6.4. A similar issue came up for consideration before this Tribunal in the case of Munna Construction v. Commissioner of C.Ex. & S.T., Jamshedpur [Final Order No. 77625 of 2024 dated 22.11.2024 in Service Tax Appeal No. 76359 of 2014 (CESTAT, Kolkata)] wherein the abatement under N.F. No. 1/2006-ST dated 01.03.2006 had not been claimed in their ST-3 Return, but the Tribunal has held that the abatement cannot be denied.
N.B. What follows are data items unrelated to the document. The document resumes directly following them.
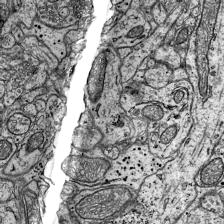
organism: Mouse
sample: Visual Cortex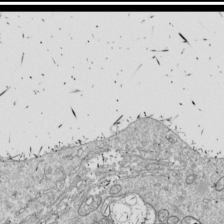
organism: Drosophila
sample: Cell division; meiosis; drosophila spermatocytes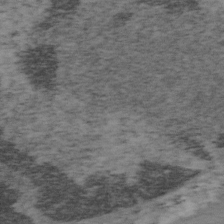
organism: Mouse
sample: OT-I killer T cells with ID8 ovarian cancer cells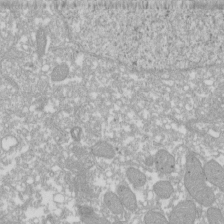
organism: Xenopus
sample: Cilia; centrioles in frog embryo cells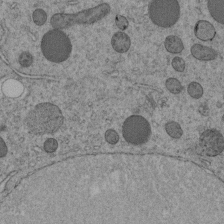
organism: C. elegans
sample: C. elegans embryo early stage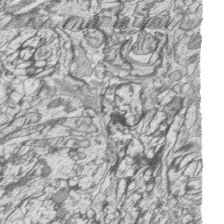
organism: Zebrafish
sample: synaptic ribbons in rod cells and cone cells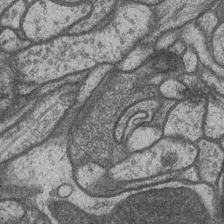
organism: Drosophila
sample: Optic medulla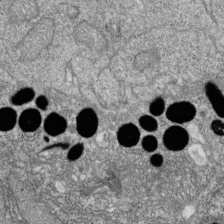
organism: Zebrafish
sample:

7. The appellant submitted a table containing the re-quantified Service Tax liability, computed after extension of abatement of 67% as provided under Notification No. 1/2006-ST. For ready reference, the said Table is extracted below:
| Year | Gross/Value as per SCN/26AS |
Exempted job | Exempted Value | Net Taxable Value | Taxable value after 67% abatement | ST payable (Rs.) |
| 1 | 2 | 3 | 4 | 5(2-3) | 6 | 7 |
| 2009- 10 | 69888367 | NIL | NIL | 67888367 | 2,24,03,161 | 23,07,525 |
| 2010- 11 | 97675965 | Railways | 17394798 | 80281167 | 2,64,92,785 | 27,28,757 |
| 2011- 12 | 64643694 | Railways | 5652779 | 58990915 | 1,94,67,001 | 20,05,101 |
| 2012- 13 | 85013727 | Railways | 7799489 | 77214238 | 2,54,80,598 | 31,49,414 |
| TOTAL SERVICE TAX PAYABLE | 1,01,90,797 | |||||
Rate of Service tax for 2009-10 to 2011-12 = 10.30%
Rate of Service tax for 2012-13 = 12.36%
7.1. From a perusal of the calculation of Service Tax liability of the appellant, it is observed that the Service Tax liable to be paid by the appellant after extending 67% abatement of the Gross taxable value comes to Rs. 1,01,90,797/- for the entire period of 2009-10 to 2012-13. However, the Service Tax already paid by the appellant during 2009-10 to 2010-11, as recorded in paragraph 5.5 of the impugned order, is Rs. 1,22,54,151/- [Rs. 63,44,812/- + Rs. 59,09,339/-]. We find that this payment has already been recorded in the impugned order by the Ld. adjudicating authority. Thus, we agree with the submission of the appellant that they have paid excess Service Tax than what is payable after allowing the abatement.
8. In view of the above findings, we hold that the demand of Service Tax, along with interest, confirmed in the impugned order, is legally unsustainable and hence, we set aside the same. As the demand of Service Tax is not sustained, the question of imposing penalty under Section 78 of the Finance Act, does not arise and hence, the same stands set aside. However, we uphold the penalty of Rs. 20,000/- imposed on the appellant for not filing ST-3 Returns for the period 2011-12 and 2012-13.
9. In the result, we pass the following order: –
i. We set aside the demand of Service Tax, along with interest, as confirmed in the impugned order.
ii. The penalty imposed on the appellant under Section 78 of the Finance Act, 1994, vide the impugned order, stands set aside.
iii. We uphold the penalty of Rs. 20,000/-imposed under Section 77(2) of the Finance Act, 1994, read with Rule 7C of the Service Tax Rules, 1994 for not filing ST-3 Return for the period 2011-12 and 2012-13.
10. In these terms, the appeal is disposed of, with consequential benefits, if any, as per law.